→ **EXERCISE DIRECTIONS**
Return the data exactly, with all pictures removed.

→ **SOURCE DATA**
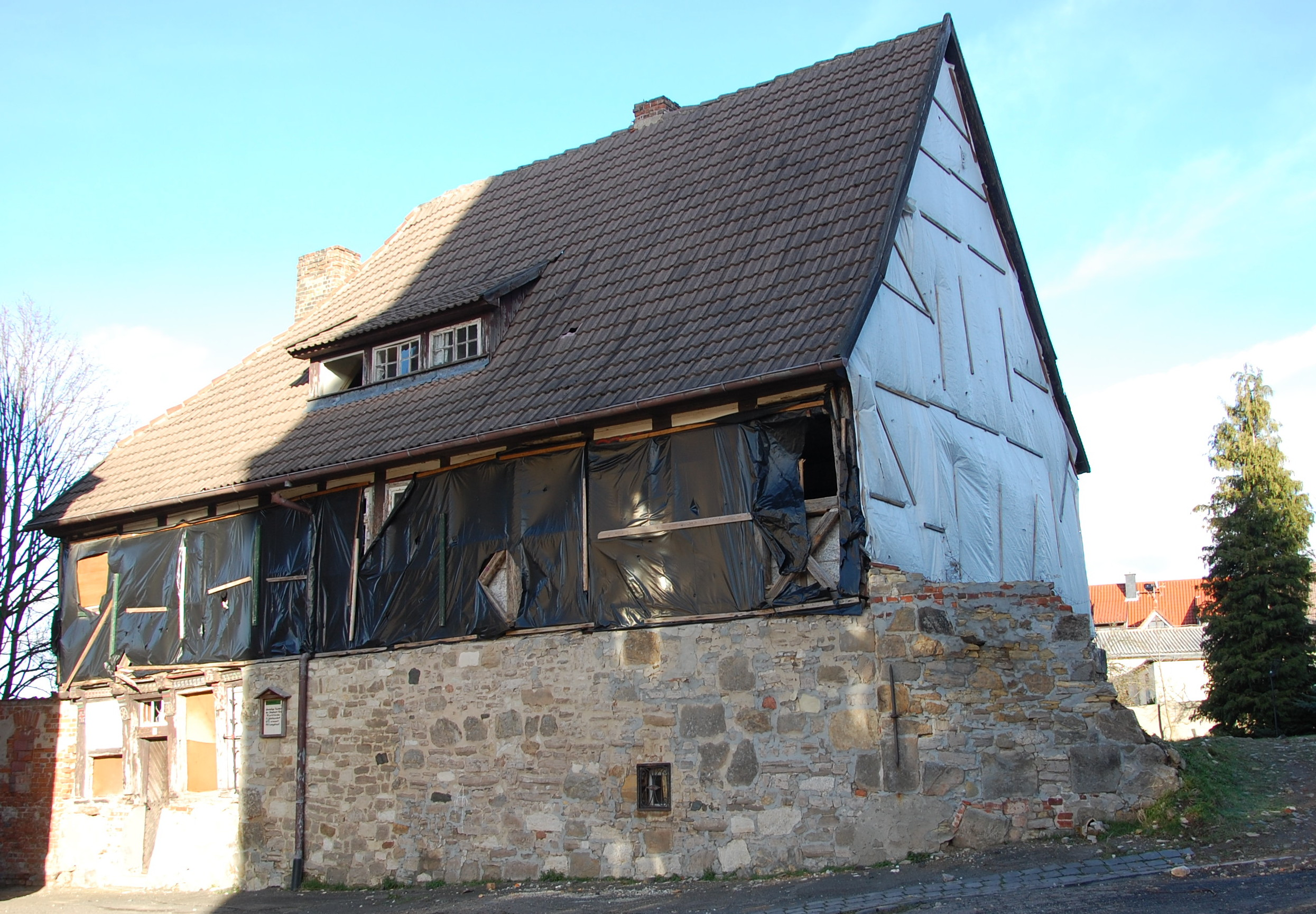 Haus Bergstraße 3 in Gernrode
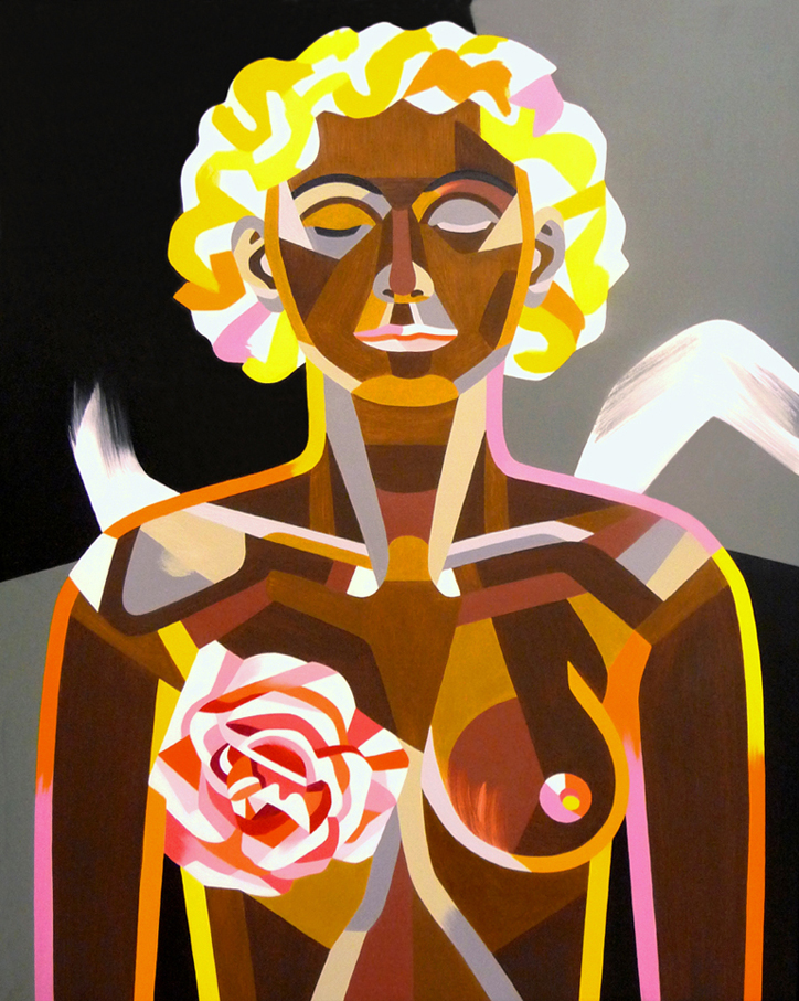 Rissa, Rosenengel, 1992, Öl auf Leinen, 100 x 80 cm
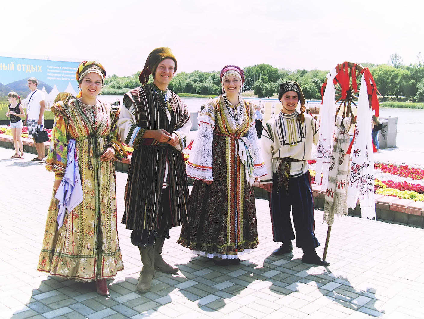 Ростовские казаки (Ростов-на-Дону)
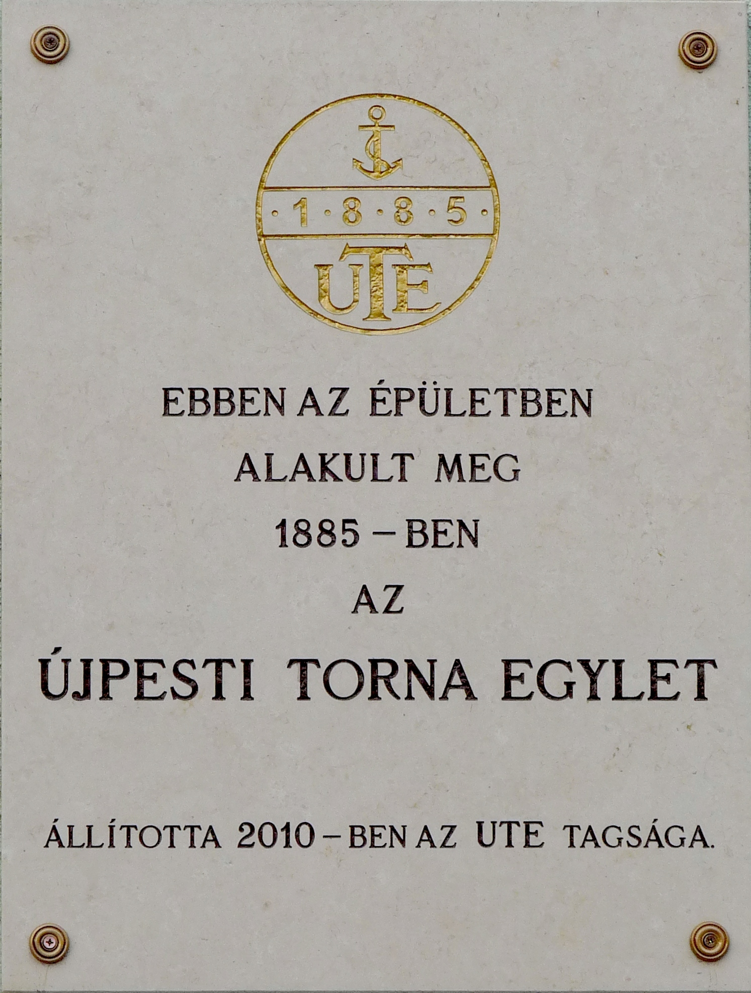 Az Újpesti Tornaegylet 1885. évi megalakításának helyére emlékeztető tábla. Budapest, IV. ker. Szent István tér 19.
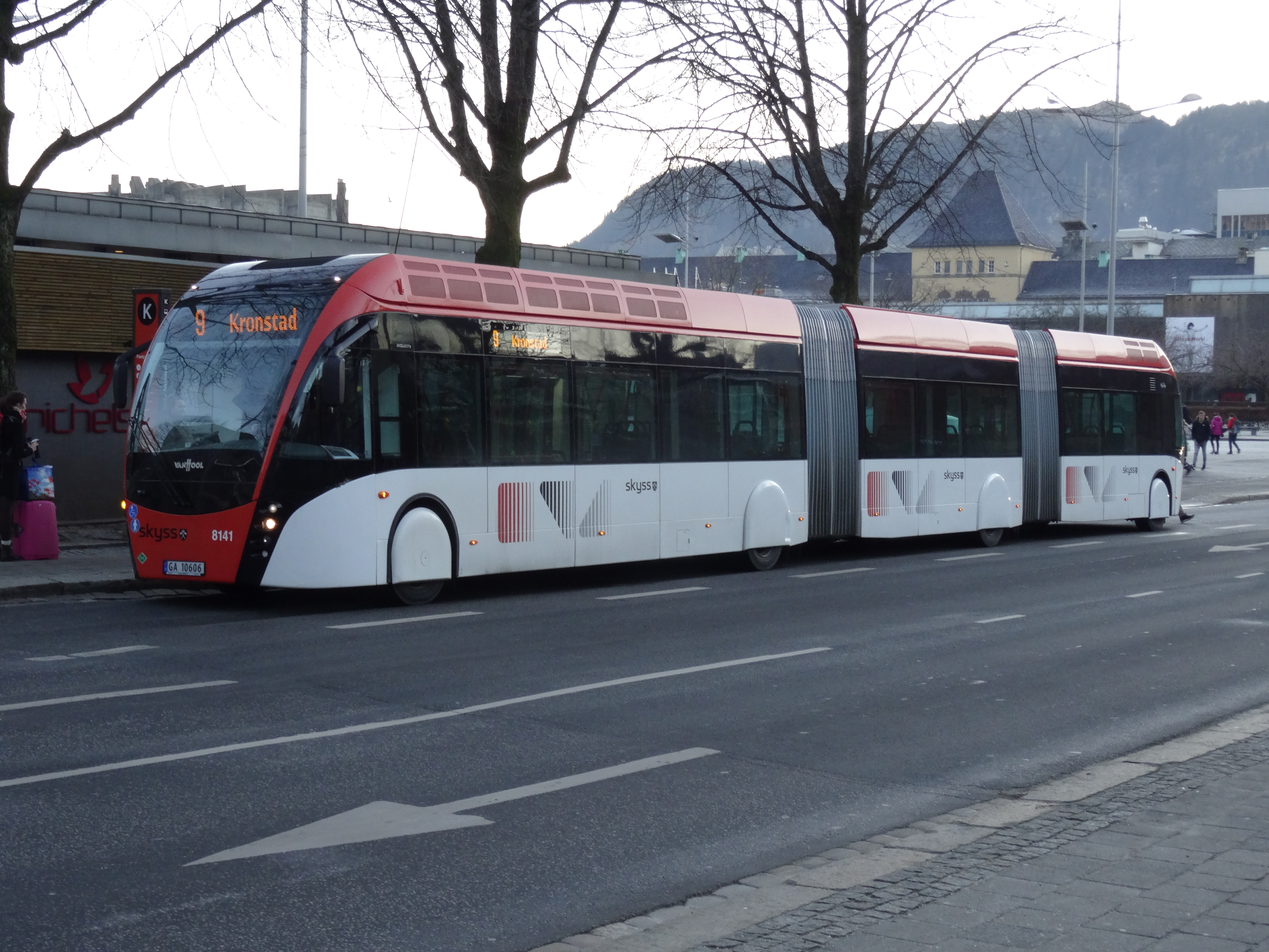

→ **ANSWER TO THIS TASK**
 Haus Bergstraße 3 in Gernrode
 Rissa, Rosenengel, 1992, Öl auf Leinen, 100 x 80 cm
 Ростовские казаки (Ростов-на-Дону)
 Az Újpesti Tornaegylet 1885. évi megalakításának helyére emlékeztető tábla. Budapest, IV. ker. Szent István tér 19.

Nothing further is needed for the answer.